My understanding is that all the hot shoe does is when the camera fires, the middle (trigger) and side (ground) pins are shorted (as also explained in this thread). I have confirmed this by connecting the contacts from the hot shoe to an interrupt input of my controller, and when I manually trigger the camera, it seems to behave just like a switch input.

However, it looks like if the ground from the camera hot shoe and the one from the ClearCore are commoned, the camera stops triggering when it receives a trigger signal from the controller, which is problematic since I am not looking to trigger the camera manually but programmatically.

I have built the circuit below using an optocoupler (the ISQ74) to keep the 9V camera power supply and the Clear Core power completely isolated.

enter image description here

My expectation would have been that when the hot shoe is in its normally open state, 52 mA flow from the camera power supply through the optocoupler LED, activating the phototransistor causing the ClearCore input to register a logic high. As the camera triggers and the hot shoe closes the contact, current will flow straight through ground and the optocoupler will stop conducting, making the ClearCore register a logic low.

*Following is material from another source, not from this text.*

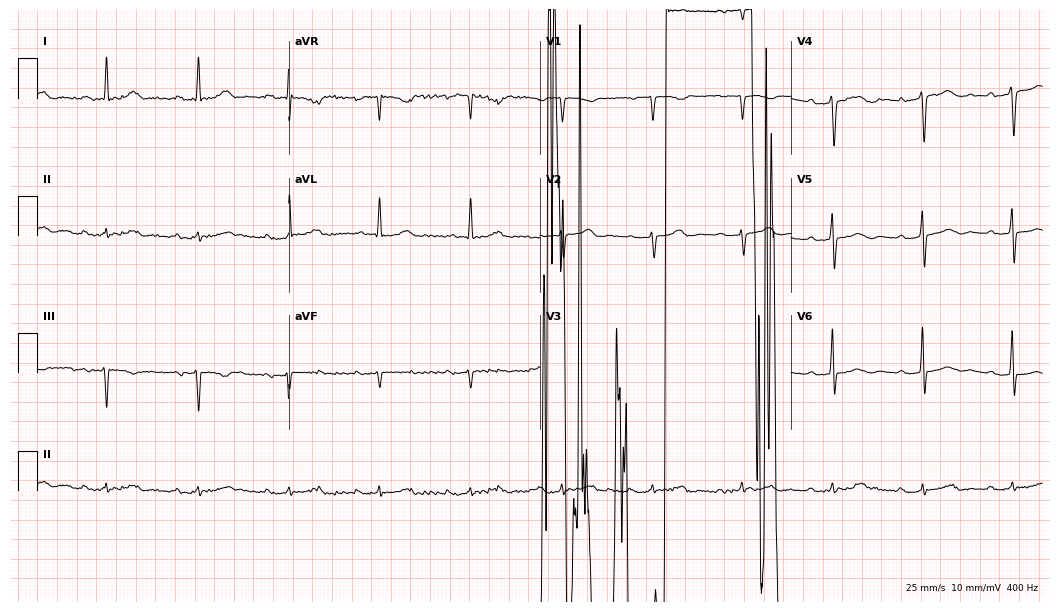
12-lead ECG (10.2-second recording at 400 Hz) from a female patient, 77 years old. Screened for six findings — first-degree AV block, right bundle branch block (RBBB), left bundle branch block (LBBB), sinus bradycardia, atrial fibrillation (AF), sinus tachycardia — none is recorded.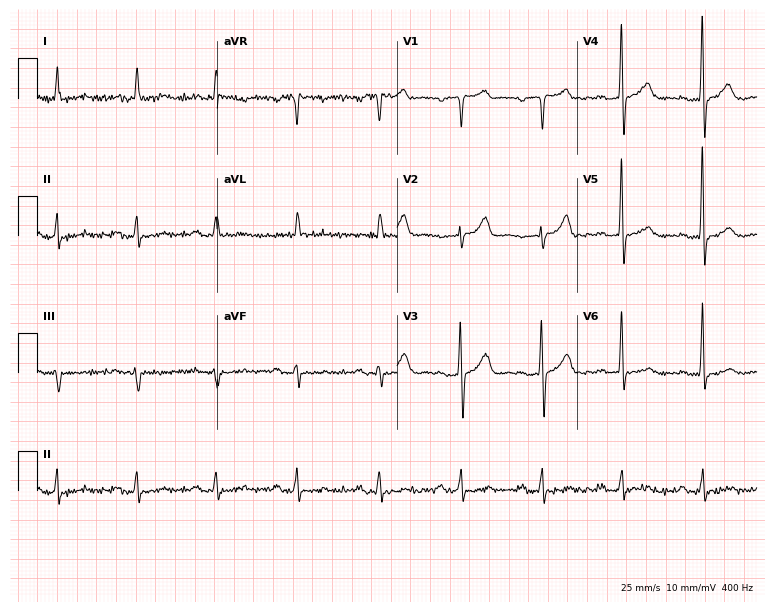
Electrocardiogram, an 82-year-old male patient. Of the six screened findings (first-degree AV block, right bundle branch block, left bundle branch block, sinus bradycardia, atrial fibrillation, sinus tachycardia), none is recorded. Only these six findings were labelled.

This seems to work when connecting the circuit to a bench power supply - if I simulate the hotshoe using a jumper wire, I can measure continuity at the opto output when the switch is open and an open circuit when the jumper connects to ground. However when I try integrate it with the rest of the hardware, the LED seems to be conducting no matter whether the hot shoe switch is open or closed, and the ClearCore input is always "high".

What's even more bizarre is that manually shorting the hotshoe contacts with a jumper seems to yield the desired results.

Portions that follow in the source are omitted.